Les bombes ont cessé de tomber (pour le moment, du moins) au Proche-Orient, mais leur souffle n'a pas fini d'ébranler le monde politique canadien.
Rarement, dans l'histoire politique récente du Canada, la politique internationale aura-t-elle occupé tant de place et soulevé tant de passions. Ça nous change des débats éternels sur la Constitution ou des compilations de civières dans les couloirs de nos urgences, mais ça nous démontre surtout à quel point nos grands partis politiques sont désemparés devant les grands conflits internationaux. Et à quel point ils manquent de vision et de profondeur dans leurs positions, ce qui les oblige à marcher sur des oeufs.
Après le gouvernement Harper, qui s'est retrouvé dans l'oeil de la tempête au début des bombardements israéliens au Liban, c'est au tour des leaders souverainistes de se faire écorcher. Pendant ce temps, les libéraux fédéraux, eux, s'entre-déchirent à propos des différentes positions des nombreux candidats à la direction de leur parti.
Jean Charest qui, habituellement, joue de prudence sur ce terrain miné en disant que c'est de compétence fédérale, s'y est avancé hier sur la pointe de pieds pour affirmer que lui, contrairement à d'autres, ne participerait pas à une manifestation où sont visibles des drapeaux du Hezbollah. Facile, les premiers ministres ne participent jamais à ce genre de manif, point à la ligne.
Jean Charest a par ailleurs dit hier souhaiter que les débats du Proche-Orient ne se transportent pas au Québec. Au contraire, cela nous ferait le plus grand bien d'en débattre, cela permettrait à la population de mieux comprendre la situation et aux partis politiques de développer une pensée cohérente plutôt que de réagir à la pièce et dans le désordre le plus complet.
Discrètement, derrière les accusations des uns contre les autres, derrière les sorties tonitruantes de certains élus, d'ambassadeurs, de porte-parole autoproclamés du peuple québécois ou du délire prévisible du National Post, ces débats et ce dialogue prennent forme. Et parfois où on les attend le moins.
Après avoir lu [la réaction ulcérée de l'ambassadeur d'Israël à l'endroit du chef du Bloc->1565], Gilles Duceppe, parce que ce dernier a pris part à une manifestation durant laquelle des marcheurs brandissaient des drapeaux du Hezbollah (André Boisclair et Denis Coderre y étaient aussi), on aurait cru que les relations entre la communauté juive du Québec et le mouvement souverainiste, déjà pas très chaleureuses, s'était refroidies sous le point de congélation.
Pourtant, non, les leaders de la communauté juive essayent plus que jamais d'établir des ponts avec le mouvement souverainiste. Le Congrès juif canadien et le Comité Québec-Israël ont d'ailleurs embauché l'ancien député bloquiste Richard Marceau, devenu consultant après sa défaite en janvier, pour tenter un rapprochement avec les souverainistes. On aurait pu penser que M. Marceau se retrouverait au chômage après la controverse entourant la fameuse manifestation mais, au contraire, il travaille plus que jamais. Il est en contact régulier avec Gilles Duceppe et une demande de rencontre avec les porte-parole de la communauté juive devrait être prochainement expédiée à André Boisclair.
Historiquement, les souverainistes n'ont jamais eu beaucoup de succès auprès de la communauté juive. Et si le Bloc québécois a fait quelques percées dans certaines communautés ethniques, comme la députée Maria Mourani auprès des Libanais dans Ahuntsic, le gouffre n'a fait que se creuser encore davantage avec les Juifs.

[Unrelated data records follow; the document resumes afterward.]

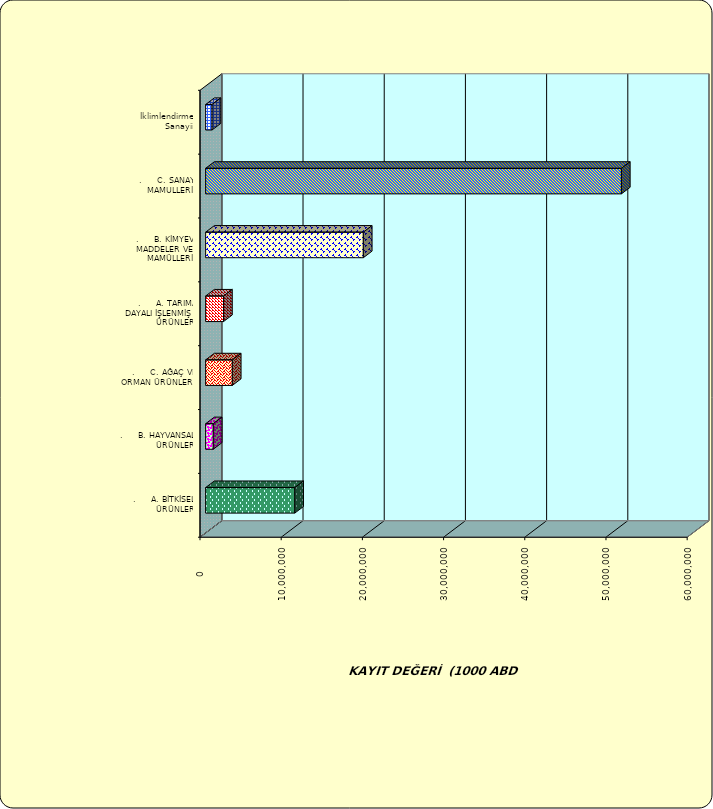
| Category | Series 0 |
|---|---|
| .     A. BİTKİSEL ÜRÜNLER | 10976497.251 |
| .     B. HAYVANSAL ÜRÜNLER | 939091.806 |
| .     C. AĞAÇ VE ORMAN ÜRÜNLERİ | 3286708.735 |
| .     A. TARIMA DAYALI İŞLENMİŞ ÜRÜNLER | 2205523.006 |
| .     B. KİMYEVİ MADDELER VE MAMÜLLERİ | 19422402.354 |
| .     C. SANAYİ MAMULLERİ | 51207708.513 |
|  İklimlendirme Sanayii | 789719.546 |

"Mais ce serait une erreur de ne considérer les répercussions de la crise au Proche-Orient qu'en termes électoralistes, dit Richard Marceau. Le plus important, c'est de dissiper cette atmosphère toxique qui pourrait s'installer au Québec. En fait, la suite dépendra des leaders politiques."
C'est aussi ce que se disent ces jours-ci les libéraux fédéraux, fortement divisés sur la question du Proche-Orient. Cette division commence à coûter cher: le Parti libéral, qui n'a pas les moyens de perdre des appuis par les temps qui courent, constate que la communauté juive lui tourne le dos au profit des conservateurs.
Les députés libéraux se réunissent la semaine prochaine à Vancouver pour préparer la rentrée, mais en cette période de course à la direction du parti, il sera davantage question du Proche-Orient que de stratégies aux Communes.
Les adversaires de Michael Ignatieff ont décidé de taper sur le clou du Proche-Orient, talon d'Achille du meneur présumé de cette course, disent-ils. Même dans l'organisation de M. Ignatieff, ça grince de plus en plus fort.